Dos experiencias históricas muy distintas, ya que entre aquella Argentina de 1973
y esta del 2011 no sólo nos separan los años cruentos, vergonzosos y miserables
dominados por los perros de la noche dictatorial, sino que además es otra la
relación que mantienen las actuales generaciones con la democracia, invirtiendo
los términos de aquella época en la que poco y nada del espíritu democrático
parecía vivir en el interior de una sociedad que sólo había conocido la malsana reiteración de
proscripciones, golpes militares, gobiernos civiles débiles y finalmente una
dictadura criminal como nunca antes se había conocido. Sin embargo ambas confluyeron masivamente a esa
cita con el presente argentino que representó
el acto de Huracán.
Una generación, la del setenta, ilusionada
con transformar el mundo y sacudida por las irradiaciones de la Revolución
Cubana, el Mayo Francés, la epopeya del Che y los grandes movimientos de
liberación nacional que venían convulsionando al Tercer Mundo, que creyó que
podía tocar el cielo con las manos y sin embargo no pudo torcer el rumbo de una
tragedia anunciada, y otra generación
que ha crecido al cobijo de una democracia cuya inédita permanencia y más allá
de crisis y dificultades parece haber alcanzado una madurez que ya nadie discute: una generación que ha debido construir su
experiencia de retazos y de novedades pero que sabe que son herederos de otros
jóvenes, que llevan en sus mochilas sueños y mandatos, utopías y derrotas y busca
reconstruir los hilos que los unen con las antiguas experiencias
Algo de eso viene sucediendo desde hace un
par de años en la sociedad argentina, provocando sorpresa y alarma en el poder
corporativo, que, como siempre, se desespera cuando estos “milagros” se hacen
presentes en la vida de los pueblos.

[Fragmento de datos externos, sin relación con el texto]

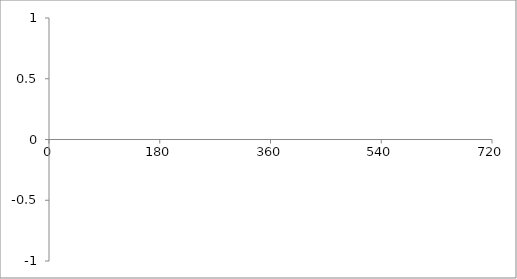
| Category | Series 0 |
|---|---|
| 0.0 | 0 |
| 0.0 | 0 |
| 0.0 | 0 |
| 0.0 | 0 |
| 0.0 | 0 |
| 0.0 | 0 |
| 0.0 | 0 |
| 0.0 | 0 |
| 0.0 | 0 |
| 0.0 | 0 |
| 0.0 | 0 |
| 0.0 | 0 |
| 0.0 | 0 |
| 0.0 | 0 |
| 0.0 | 0 |
| 0.0 | 0 |
| 0.0 | 0 |
| 0.0 | 0 |
| 0.0 | 0 |
| 0.0 | 0 |
| 0.0 | 0 |
| 0.0 | 0 |
| 0.0 | 0 |
| 0.0 | 0 |
| 0.0 | 0 |
| 0.0 | 0 |
| 0.0 | 0 |
| 0.0 | 0 |
| 0.0 | 0 |
| 0.0 | 0 |
| 0.0 | 0 |
| 0.0 | 0 |
| 0.0 | 0 |
| 0.0 | 0 |
| 0.0 | 0 |
| 0.0 | 0 |
| 0.0 | 0 |
| 0.0 | 0 |
| 0.0 | 0 |
| 0.0 | 0 |
| 0.0 | 0 |
| 0.0 | 0 |
| 0.0 | 0 |
| 0.0 | 0 |
| 0.0 | 0 |
| 0.0 | 0 |
| 0.0 | 0 |
| 0.0 | 0 |
| 0.0 | 0 |
| 0.0 | 0 |
| 0.0 | 0 |
| 0.0 | 0 |
| 0.0 | 0 |
| 0.0 | 0 |
| 0.0 | 0 |
| 0.0 | 0 |
| 0.0 | 0 |
| 0.0 | 0 |
| 0.0 | 0 |
| 0.0 | 0 |
| 0.0 | 0 |
| 0.0 | 0 |
| 0.0 | 0 |
| 0.0 | 0 |
| 0.0 | 0 |
| 0.0 | 0 |
| 0.0 | 0 |
| 0.0 | 0 |
| 0.0 | 0 |
| 0.0 | 0 |
| 0.0 | 0 |
| 0.0 | 0 |
| 0.0 | 0 |
| 0.0 | 0 |
| 0.0 | 0 |
| 0.0 | 0 |
| 0.0 | 0 |
| 0.0 | 0 |
| 0.0 | 0 |
| 0.0 | 0 |
| 0.0 | 0 |
| 0.0 | 0 |
| 0.0 | 0 |
| 0.0 | 0 |
| 0.0 | 0 |
| 0.0 | 0 |
| 0.0 | 0 |
| 0.0 | 0 |
| 0.0 | 0 |
| 0.0 | 0 |
| 0.0 | 0 |
| 0.0 | 0 |
| 0.0 | 0 |
| 0.0 | 0 |
| 0.0 | 0 |
| 0.0 | 0 |
| 0.0 | 0 |
| 0.0 | 0 |
| 0.0 | 0 |
| 0.0 | 0 |
| 0.0 | 0 |
| 0.0 | 0 |
| 0.0 | 0 |
| 0.0 | 0 |
| 0.0 | 0 |
| 0.0 | 0 |
| 0.0 | 0 |
| 0.0 | 0 |
| 0.0 | 0 |
| 0.0 | 0 |
| 0.0 | 0 |
| 0.0 | 0 |
| 0.0 | 0 |
| 0.0 | 0 |
| 0.0 | 0 |
| 0.0 | 0 |
| 0.0 | 0 |
| 0.0 | 0 |
| 0.0 | 0 |
| 0.0 | 0 |
| 0.0 | 0 |
| 0.0 | 0 |
| 0.0 | 0 |
| 0.0 | 0 |
| 0.0 | 0 |
| 0.0 | 0 |
| 0.0 | 0 |
| 0.0 | 0 |
| 0.0 | 0 |
| 0.0 | 0 |
| 0.0 | 0 |
| 0.0 | 0 |
| 0.0 | 0 |
| 0.0 | 0 |
| 0.0 | 0 |
| 0.0 | 0 |
| 0.0 | 0 |
| 0.0 | 0 |
| 0.0 | 0 |
| 0.0 | 0 |
| 0.0 | 0 |
| 0.0 | 0 |
| 0.0 | 0 |
| 0.0 | 0 |
| 0.0 | 0 |
| 0.0 | 0 |
| 0.0 | 0 |
| 0.0 | 0 |
| 0.0 | 0 |
| 0.0 | 0 |
| 0.0 | 0 |
| 0.0 | 0 |
| 0.0 | 0 |
| 0.0 | 0 |
| 0.0 | 0 |
| 0.0 | 0 |
| 0.0 | 0 |
| 0.0 | 0 |
| 0.0 | 0 |
| 0.0 | 0 |
| 0.0 | 0 |
| 0.0 | 0 |
| 0.0 | 0 |
| 0.0 | 0 |
| 0.0 | 0 |
| 0.0 | 0 |
| 0.0 | 0 |
| 0.0 | 0 |
| 0.0 | 0 |
| 0.0 | 0 |
| 0.0 | 0 |
| 0.0 | 0 |
| 0.0 | 0 |
| 0.0 | 0 |
| 0.0 | 0 |
| 0.0 | 0 |
| 0.0 | 0 |
| 0.0 | 0 |
| 0.0 | 0 |
| 0.0 | 0 |
| 0.0 | 0 |
| 0.0 | 0 |
| 0.0 | 0 |
| 0.0 | 0 |
| 0.0 | 0 |
| 0.0 | 0 |
| 0.0 | 0 |
| 0.0 | 0 |
| 0.0 | 0 |
| 0.0 | 0 |
| 0.0 | 0 |
| 0.0 | 0 |
| 0.0 | 0 |
| 0.0 | 0 |
| 0.0 | 0 |
| 0.0 | 0 |
| 0.0 | 0 |
| 0.0 | 0 |
| 0.0 | 0 |
| 0.0 | 0 |
| 0.0 | 0 |
| 0.0 | 0 |
| 0.0 | 0 |
| 0.0 | 0 |
| 0.0 | 0 |
| 0.0 | 0 |
| 0.0 | 0 |
| 0.0 | 0 |
| 0.0 | 0 |
| 0.0 | 0 |
| 0.0 | 0 |
| 0.0 | 0 |
| 0.0 | 0 |
| 0.0 | 0 |
| 0.0 | 0 |
| 0.0 | 0 |
| 0.0 | 0 |
| 0.0 | 0 |
| 0.0 | 0 |
| 0.0 | 0 |
| 0.0 | 0 |
| 0.0 | 0 |
| 0.0 | 0 |
| 0.0 | 0 |
| 0.0 | 0 |
| 0.0 | 0 |
| 0.0 | 0 |
| 0.0 | 0 |
| 0.0 | 0 |
| 0.0 | 0 |
| 0.0 | 0 |
| 0.0 | 0 |
| 0.0 | 0 |
| 0.0 | 0 |
| 0.0 | 0 |
| 0.0 | 0 |
| 0.0 | 0 |
| 0.0 | 0 |
| 0.0 | 0 |
| 0.0 | 0 |
| 0.0 | 0 |
| 0.0 | 0 |
| 0.0 | 0 |
| 0.0 | 0 |
| 0.0 | 0 |
| 0.0 | 0 |
| 0.0 | 0 |
| 0.0 | 0 |
| 0.0 | 0 |
| 0.0 | 0 |
| 0.0 | 0 |
| 0.0 | 0 |
| 0.0 | 0 |
| 0.0 | 0 |
| 0.0 | 0 |
| 0.0 | 0 |
| 0.0 | 0 |
| 0.0 | 0 |
| 0.0 | 0 |
| 0.0 | 0 |
| 0.0 | 0 |
| 0.0 | 0 |
| 0.0 | 0 |
| 0.0 | 0 |
| 0.0 | 0 |
| 0.0 | 0 |
| 0.0 | 0 |
| 0.0 | 0 |
| 0.0 | 0 |
| 0.0 | 0 |
| 0.0 | 0 |
| 0.0 | 0 |
| 0.0 | 0 |
| 0.0 | 0 |
| 0.0 | 0 |
| 0.0 | 0 |
| 0.0 | 0 |
| 0.0 | 0 |
| 0.0 | 0 |
| 0.0 | 0 |
| 0.0 | 0 |
| 0.0 | 0 |
| 0.0 | 0 |
| 0.0 | 0 |
| 0.0 | 0 |
| 0.0 | 0 |
| 0.0 | 0 |
| 0.0 | 0 |
| 0.0 | 0 |
| 0.0 | 0 |
| 0.0 | 0 |
| 0.0 | 0 |
| 0.0 | 0 |
| 0.0 | 0 |
| 0.0 | 0 |
| 0.0 | 0 |
| 0.0 | 0 |
| 0.0 | 0 |
| 0.0 | 0 |
| 0.0 | 0 |
| 0.0 | 0 |
| 0.0 | 0 |
| 0.0 | 0 |
| 0.0 | 0 |
| 0.0 | 0 |
| 0.0 | 0 |
| 0.0 | 0 |
| 0.0 | 0 |
| 0.0 | 0 |
| 0.0 | 0 |
| 0.0 | 0 |
| 0.0 | 0 |
| 0.0 | 0 |
| 0.0 | 0 |
| 0.0 | 0 |
| 0.0 | 0 |
| 0.0 | 0 |
| 0.0 | 0 |
| 0.0 | 0 |
| 0.0 | 0 |
| 0.0 | 0 |
| 0.0 | 0 |
| 0.0 | 0 |
| 0.0 | 0 |
| 0.0 | 0 |
| 0.0 | 0 |
| 0.0 | 0 |
| 0.0 | 0 |
| 0.0 | 0 |
| 0.0 | 0 |
| 0.0 | 0 |
| 0.0 | 0 |
| 0.0 | 0 |
| 0.0 | 0 |
| 0.0 | 0 |
| 0.0 | 0 |
| 0.0 | 0 |
| 0.0 | 0 |
| 0.0 | 0 |
| 0.0 | 0 |
| 0.0 | 0 |
| 0.0 | 0 |
| 0.0 | 0 |
| 0.0 | 0 |
| 0.0 | 0 |
| 0.0 | 0 |
| 0.0 | 0 |
| 0.0 | 0 |
| 0.0 | 0 |
| 0.0 | 0 |
| 0.0 | 0 |
| 0.0 | 0 |
| 0.0 | 0 |
| 0.0 | 0 |
| 0.0 | 0 |
| 0.0 | 0 |
| 0.0 | 0 |
| 0.0 | 0 |
| 0.0 | 0 |
| 0.0 | 0 |
| 0.0 | 0 |

Porque
allí, con miles de voces cantando lo propio de esta época, nuevamente se dieron
cita las multitudes que hacen la historia.
En Huracán se
reescribió, bajo las demandas y las condiciones de nuestra actualidad, la
significación del 11 de marzo de 1973. Se hizo de esa fecha-acontecimiento ya
no un recuerdo de un pasado mítico, añorado por quienes se sienten huérfanos de
sus irradiaciones, sino que se abrió paso una reapropiación inesperada, y con nuevo
estilo, de un pasado que vuelve a cobrar un sentido que parecía extraviado en
la noche de la historia. Allí se recogió la herencia de un acontecimiento que
marcó a fuego a la política argentina y que sin embargo no es festejado ni
recordado por el pejotismo, que ha preferido otros rituales y otras fechas a
aquella que le recuerda el triunfo de “los infiltrados”.